RECORDS ::
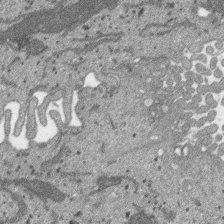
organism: Human
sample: Lung epithelial cells infected with SARS-CoV-2
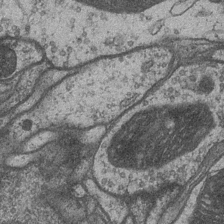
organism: Drosophila
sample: Optic medulla
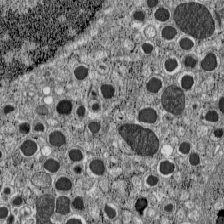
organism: C57BL Mouse
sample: Pancreatic islet
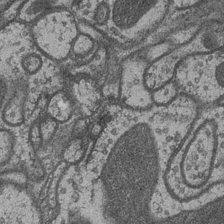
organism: Drosophila
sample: Optic medulla
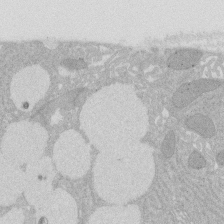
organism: Rat
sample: Salivary granule
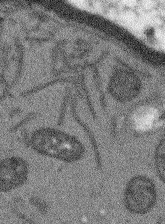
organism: Arabidopsis thaliana
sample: Root tip
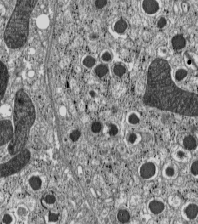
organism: C57BL Mouse
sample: Pancreatic islet
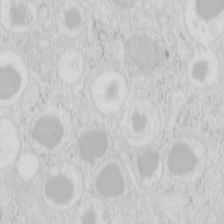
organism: Mouse
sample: Pancreas
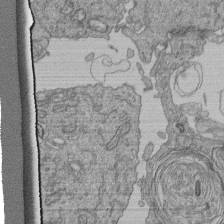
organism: Human
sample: Retinal organoid Rod and Cone cells
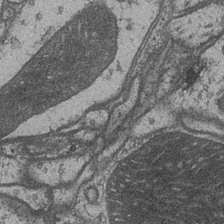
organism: Drosophila
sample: Optic medulla
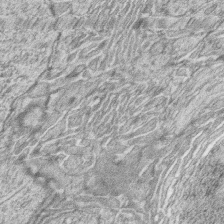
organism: Zebrafish
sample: synaptic ribbons in rod cells and cone cells
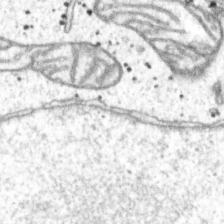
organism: Human
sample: HeLa cells
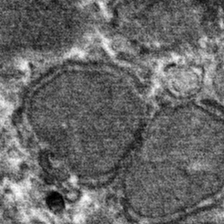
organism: Mouse
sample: Mouse hepatocytes
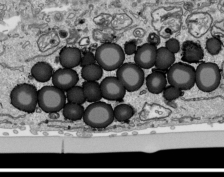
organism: Human
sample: Mitochondria in HCT116 cells
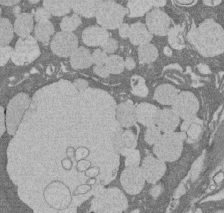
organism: Rat
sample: Salivary granule
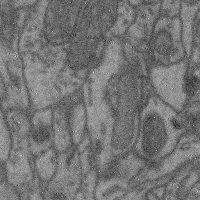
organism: Mouse
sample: Cerebral cortex
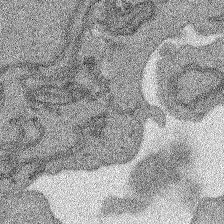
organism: Human
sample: HeLa cells
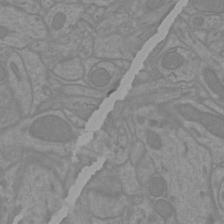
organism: Mouse
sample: Cortical neurons
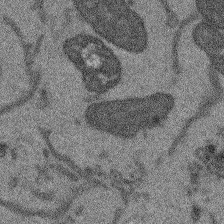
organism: Arabidopsis thaliana
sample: Root tip
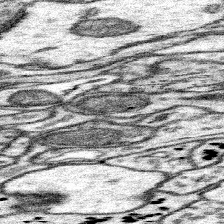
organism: Mouse
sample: Somatosensory cortex neuropil
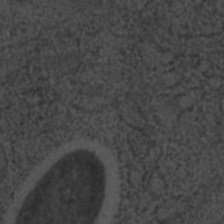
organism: C. elegans
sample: C. elegans embryo
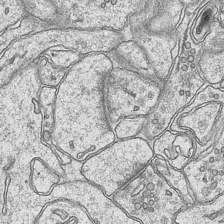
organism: Mouse
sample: CA1 Hippocampus
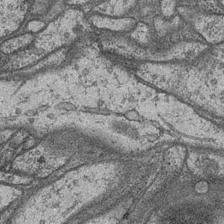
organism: Drosophila
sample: Optic medulla
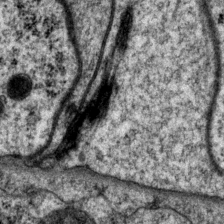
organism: P. pacificus
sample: Pharynx
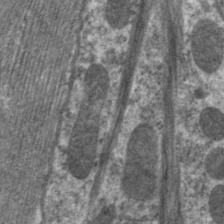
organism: C. elegans
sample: Pharynx
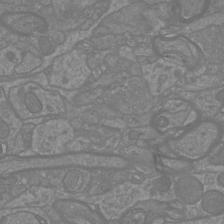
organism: Mouse
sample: Cortical neurons
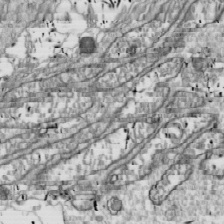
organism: Drosophila
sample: Cell division; meiosis; drosophila spermatocytes
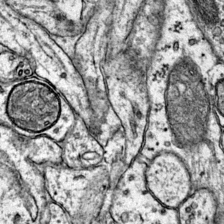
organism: Mouse
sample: Primary visual cortex

TASK DETAILS :: Reproduce the entries above exactly, without images.

YOUR RESPONSE ::
organism: Human
sample: Lung epithelial cells infected with SARS-CoV-2
organism: Drosophila
sample: Optic medulla
organism: C57BL Mouse
sample: Pancreatic islet
organism: Drosophila
sample: Optic medulla
organism: Rat
sample: Salivary granule
organism: Arabidopsis thaliana
sample: Root tip
organism: C57BL Mouse
sample: Pancreatic islet
organism: Mouse
sample: Pancreas
organism: Human
sample: Retinal organoid Rod and Cone cells
organism: Drosophila
sample: Optic medulla
organism: Zebrafish
sample: synaptic ribbons in rod cells and cone cells
organism: Human
sample: HeLa cells
organism: Mouse
sample: Mouse hepatocytes
organism: Human
sample: Mitochondria in HCT116 cells
organism: Rat
sample: Salivary granule
organism: Mouse
sample: Cerebral cortex
organism: Human
sample: HeLa cells
organism: Mouse
sample: Cortical neurons
organism: Arabidopsis thaliana
sample: Root tip
organism: Mouse
sample: Somatosensory cortex neuropil
organism: C. elegans
sample: C. elegans embryo
organism: Mouse
sample: CA1 Hippocampus
organism: Drosophila
sample: Optic medulla
organism: P. pacificus
sample: Pharynx
organism: C. elegans
sample: Pharynx
organism: Mouse
sample: Cortical neurons
organism: Drosophila
sample: Cell division; meiosis; drosophila spermatocytes
organism: Mouse
sample: Primary visual cortex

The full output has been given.